Tasks: Listed in the code file. Create a test/train split for each dataset using part of student ID as the random state. For depths d ranging from 1 to 15, create decision trees of max depth d, fit the classifier to the training data, and compute accuracy on test/train splits. Record results and discuss observations.
Topics: Naive Bayes, Parameter Estimation, Joint Log Likelihood, Scikit-Learn.
Tasks: Load the datasets and create a test/train split for each using part of student ID as the random state. For 15 different values of alpha ranging from 10^-6 to 10^7: (1) create a Bernoulli Naive Bayes model with that alpha, (2) fit the model to the training set, (3) Compute JLL for training set and store it, (4) Compute JLL for testing set and store it. Store results, pickle results, discuss.
Topics: Logistic regression, L1 vs L2 Regularization, Scikit-Learn
Tasks: Load the datasets from HW2 and create test/train split for each same as before.
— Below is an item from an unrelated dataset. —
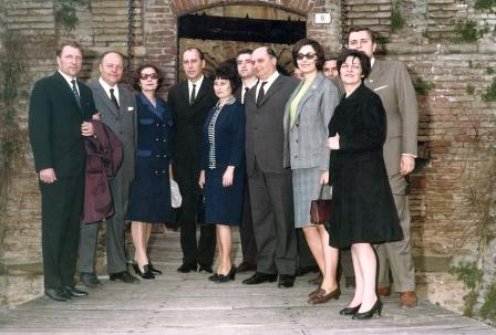 Renato Bacchini accanto alla moglie Marta incontrano una delegazione russa

For 15 different C values from 10^-7 to 10^7: (1) Create L2 regularized logistic regression classifier, (2) fit the model to the training set, (3) compute model complexity and store it, (4) compute number of 0 weights, store it, (5) compute CLL for train set, store it, (6) compute CLL for test set, store it, (7) Create L1 regularized logistic regression model, (8) fit to training data, (9) compute number of 0 weights, store it.
Topics: K-Nearest Neighbors, Support Vector Machines, Principal Components Analysis, Confusion Matrices, F1, Neural Networks, Convolutional Neural Networks, Transfer Learning, Keras, Tensorflow.
Tasks: Detailed in the project_writeup.pdf.
Files:
File | Description |
---|---|
ProjectFile.ipynb | Main python code notebook for the project |
project_writeup.pdf | Information about the project requirements, phases, and results |
bush_test_66.model | Phase 3 Bush CNN |
williams_test_94.model | Phase 3 Williams CNN |
bush.model | Phase 4 Bush CNN |
williams.model | Phase 4 Williams CNN |
yaledata_cleaned_pickled | Phase 4 Transfer Learning Data |
Notes:
- The primary data files were too large to upload, happy to provide a link.
- A lot of trial and error went into the testing of various models. The code here only shows the final results.
- The code in the ProjectFile.ipynb file was written over the course of several weeks on multiple machines. It may not work perfectly out the box depending on the Python, Keras, and TensorFlow versions.